A Project Financing transaction often requires a large initial capital investment in order to create tangible assets and long term, predictable cash flows. This combination of substantial capital requirements, tangible collateral, and reliable cash flows makes Project Financing a natural candidate to rely on debt for the majority of its capital structure. As a result, much of the financial modelling for these transactions focuses on determining the amount of leverage that can be supported while still creating a capital structure that is acceptable to lenders.

    Solving for the optimal capital structure and obtaining the requisite amount of debt in a conventional Project Finance transaction focusses on the calculating the Debt Service Coverage Ratio (“DSCR”) of the underlying assets. Most lenders rely primarily upon satisfactory stress testing of the DSCR (which is the ratio of Cash Flow Available for Debt Service, “CFADS” to payments owed to lenders under the debt financing).  The DSCR is used as a critical measure when determining the credit quality of a given transaction. The maximum amount of debt that would typically be available is solved by ensuring there is sufficient CFADS after stress testing the financial metrics to scenarios with deteriorated future revenues and expenses.

    The concept is similarly applicable in an M&A situation where a requisite amount of debt needs to be raised to support the purchase (or bid) price of a project. Any deterioration in the project’s DSCR would translate into a lower debt capacity and hence require additional equity to support the bid price, which in turn is likely to be dilutive to the project’s realized Internal Rate of Return (“IRR”).

    One of the ways in which equity sponsors look to stabilize the DSCR of a given project, is to enter into hedge contracts to de-risk the project’s interest rate exposure. In this article, we explore techniques utilized to transfer or monetize existing interest rate hedges in an M&A context.

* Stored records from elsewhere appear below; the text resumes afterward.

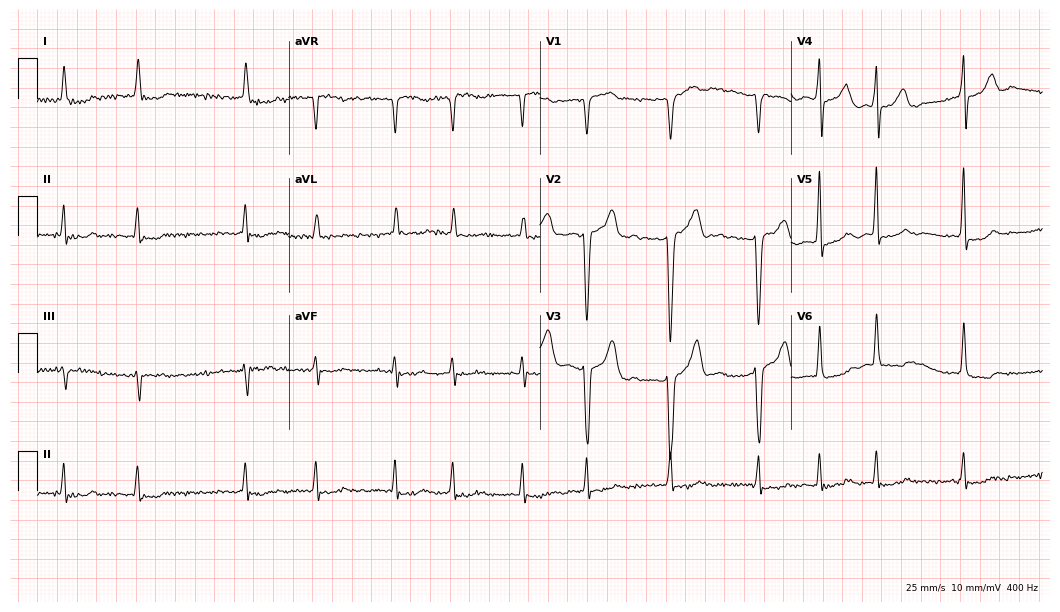
Resting 12-lead electrocardiogram (10.2-second recording at 400 Hz). Patient: a female, 69 years old. The tracing shows atrial fibrillation.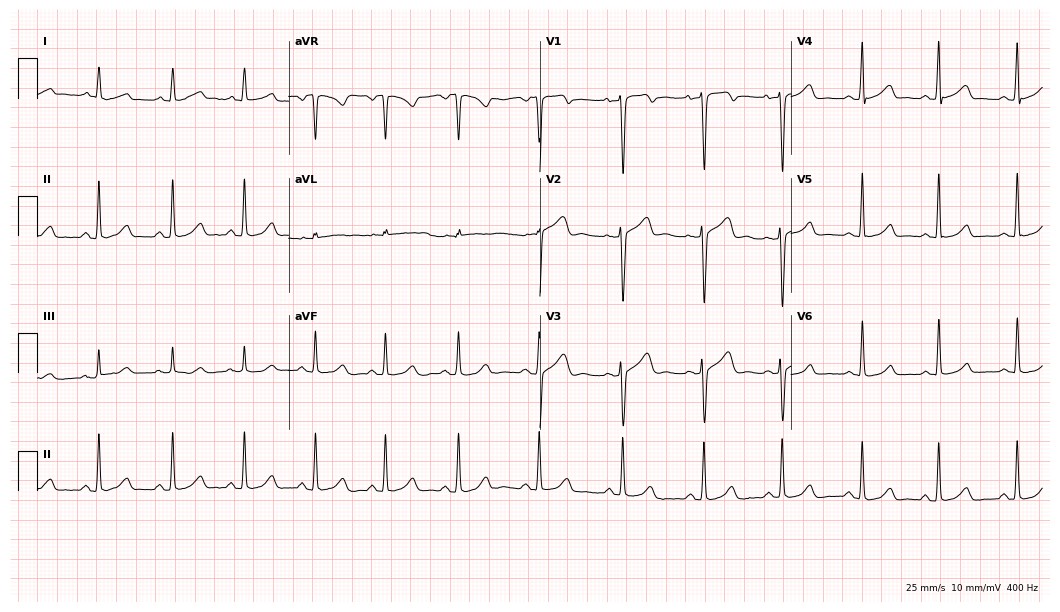
Resting 12-lead electrocardiogram. Patient: a female, 34 years old. Read as a normal ECG.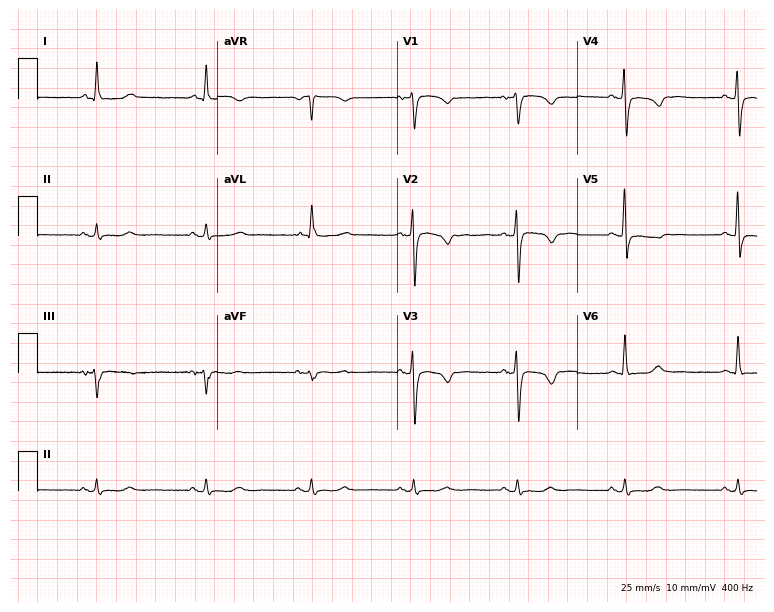
12-lead ECG from a 72-year-old female. No first-degree AV block, right bundle branch block (RBBB), left bundle branch block (LBBB), sinus bradycardia, atrial fibrillation (AF) or sinus tachycardia recorded for this tracing.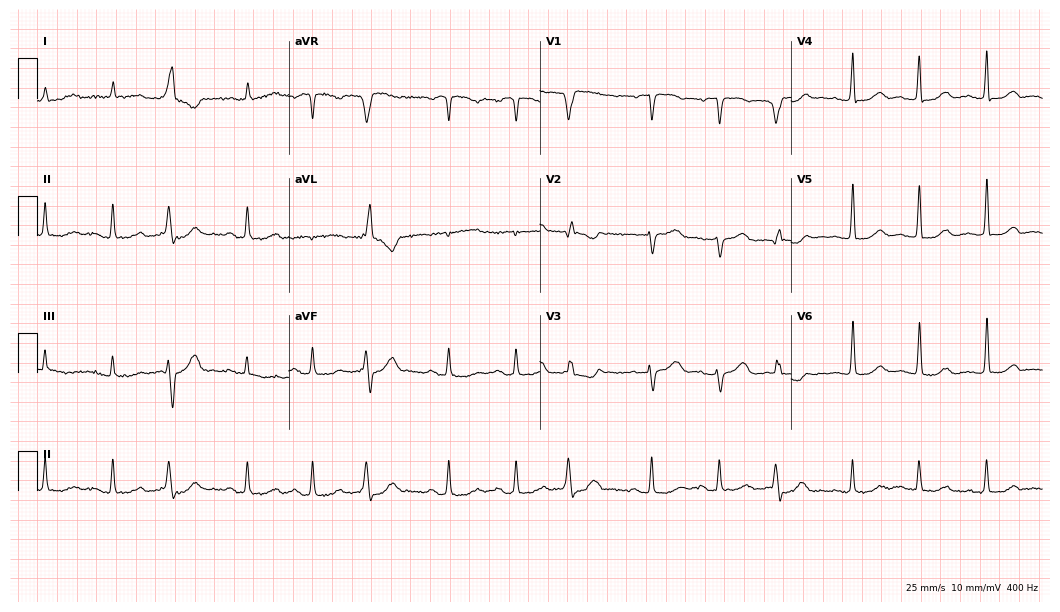
Resting 12-lead electrocardiogram. Patient: an 80-year-old woman. None of these six findings is recorded: first-degree AV block, right bundle branch block (RBBB), left bundle branch block (LBBB), sinus bradycardia, atrial fibrillation (AF), sinus tachycardia.

    Equity sponsors interested in bidding on a target project in an M&A transaction are sometimes faced with restructuring of existing hedge contracts.

    Equity sponsors interested in bidding on a target project in an M&A transaction are sometimes faced with restructuring of existing hedge contracts. These hedges will have a Mark-to-Market (“MTM”) value which can at times be ‘out-of-the-money’ (“OTM”). Under this scenario, the sponsor may elect to either:

    (a) Terminate the OTM value or re-coupon the hedge and incur the cost as part of the acquisition process. The sponsor would then execute a new hedge which is optimized to the pro-forma leverage profile and would have an ‘at-market’ (“ATM”) interest rate. Re-couponing in this way would lower the fixed interest coupons and increase future operating cash flows (accretive to IRR). At the same time, it requires an upfront cash payment in-line with the acquisition closing timeline (dilutive to IRR). The upfront cash payment may be funded via raising additional project debt. Recall that a lower ‘at-market’ interest expense improves DSCRs and increases debt capacity.

    (b) Transfer the OTM value into a newly executed hedge contract and defer the cash payment associated with the MTM. To transfer, the sponsor would execute a new hedge which is optimized to the pro-forma leverage profile and would have an ‘off-market’ (“OTM”) interest rate. The new OTM hedge, however, would carry a higher fixed rate and a higher credit charge associated with the financing of the MTM. This alternative would require no upfront cash payment and hence no need to raise additional project debt.

    In conclusion, equity sponsors dealing with existing hedge contracts can select to make an upfront cash payment versus deferring the payment by financing it via additional project debt or a newly executed OTM hedge. It is important to perform an assessment of the available alternatives and select one which offers the lowest cost of capital, attractive liquidity requirements, and accretion of projected IRR.

    For hedges that are ‘in-the-money’ (“ITM”), similar analysis would help determine the impact on DSCRs, Debt Capacity, and IRR of the project. In this case, an upfront cash payment is received by the equity sponsor upon termination or re-couponing of the contracts which is seen as additional source of liquidity and can be invested at the project’s hurdle rate or IRR to enhance the equity return profile.